Old Latin, also known as Early Latin or Archaic Latin (Classical ), was the Latin language in the period before 75 BC, i.e. before the age of Classical Latin. It descends from a common Proto-Italic language; Latino-Faliscan is likely a separate branch from Osco-Umbrian with possible further relation to other Italic languages and to Celtic; e.g. the Italo-Celtic hypothesis.

The use of "old", "early" and "archaic" has been standard in publications of Old Latin writings since at least the 18th century. The definition is not arbitrary, but the terms refer to spelling conventions and word forms not generally found in works written under the Roman Empire.
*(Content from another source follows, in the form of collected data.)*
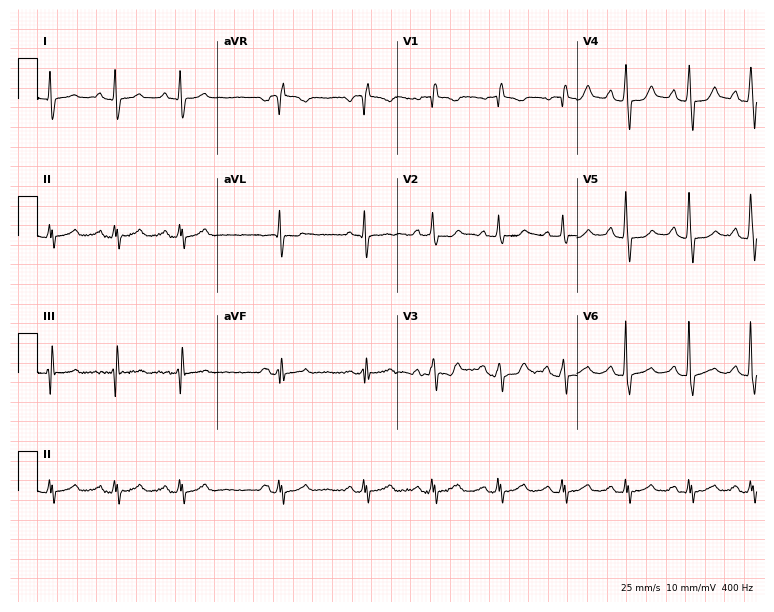
12-lead ECG from a 57-year-old woman (7.3-second recording at 400 Hz). No first-degree AV block, right bundle branch block (RBBB), left bundle branch block (LBBB), sinus bradycardia, atrial fibrillation (AF) or sinus tachycardia recorded for this tracing.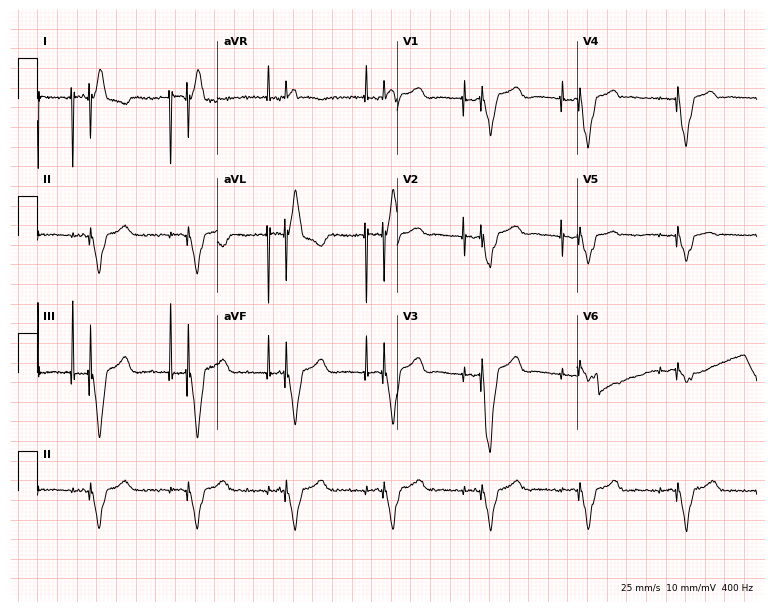
12-lead ECG (7.3-second recording at 400 Hz) from a female, 79 years old. Screened for six findings — first-degree AV block, right bundle branch block, left bundle branch block, sinus bradycardia, atrial fibrillation, sinus tachycardia — none is recorded.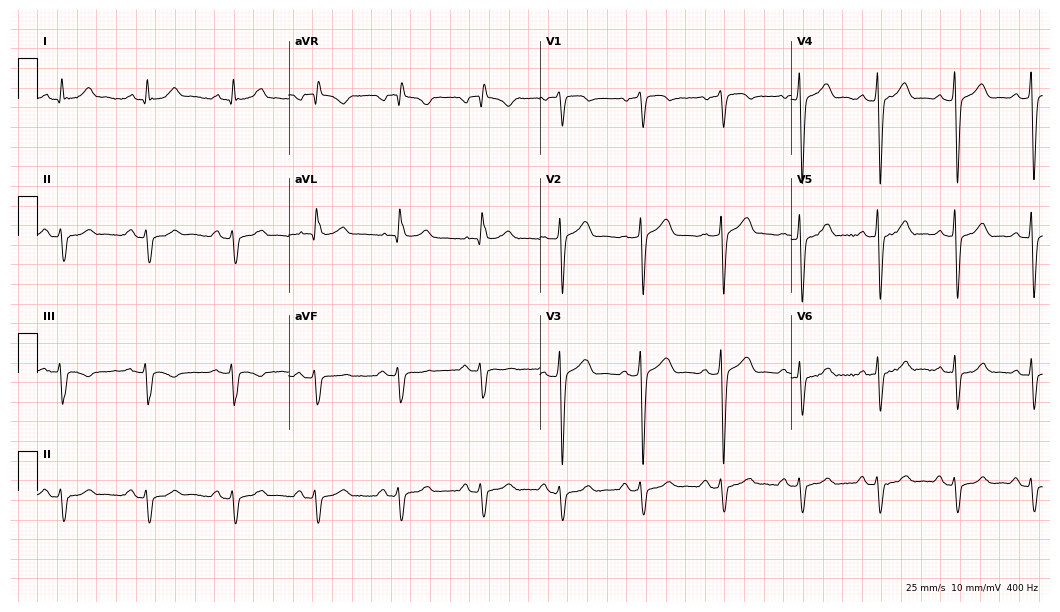
ECG (10.2-second recording at 400 Hz) — a man, 85 years old. Screened for six findings — first-degree AV block, right bundle branch block, left bundle branch block, sinus bradycardia, atrial fibrillation, sinus tachycardia — none is recorded.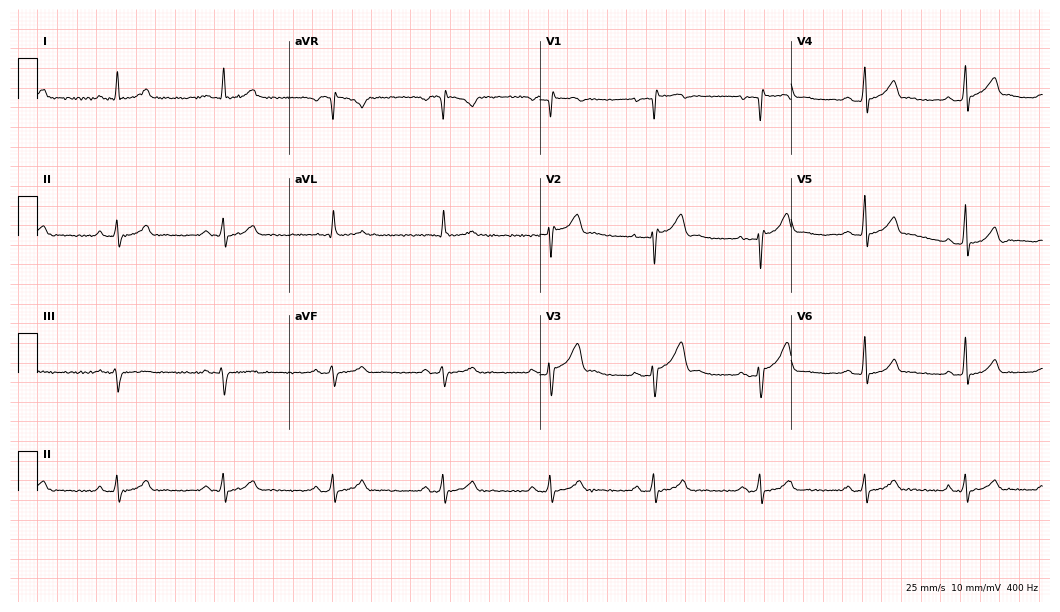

This article presents some of the major differences.

The earliest known specimen of Latin seems to be on the Praeneste fibula. A new analysis done in 2011 declared it to be genuine "beyond any reasonable doubt" and dating from the Orientalizing period, in the first half of the seventh century BC. Other Old Latin inscriptions dated to either the late Roman Kingdom or early Roman Republic include the Lapis Niger stone, the Duenos Inscription on a kernos vase, and the Garigliano bowl of Bucchero type.

Philological constructs

The old-time language
The concept of Old Latin (Prisca Latinitas) is as old as the concept of Classical Latin – both labels date to at least as early as the late Roman Republic. In that period Cicero, along with others, noted that the language he used every day, presumably upper-class city Latin, included lexical items and phrases that were heirlooms from a previous time, which he called verborum vetustas prisca, translated as "the old age/time of language".

In the classical period, Prisca Latinitas, Prisca Latina and other idioms using the adjective always meant these remnants of a previous language, which, in Roman philology, was taken to be much older in fact than it really was. Viri prisci, "old-time men", meant the population of Latium before the founding of Rome.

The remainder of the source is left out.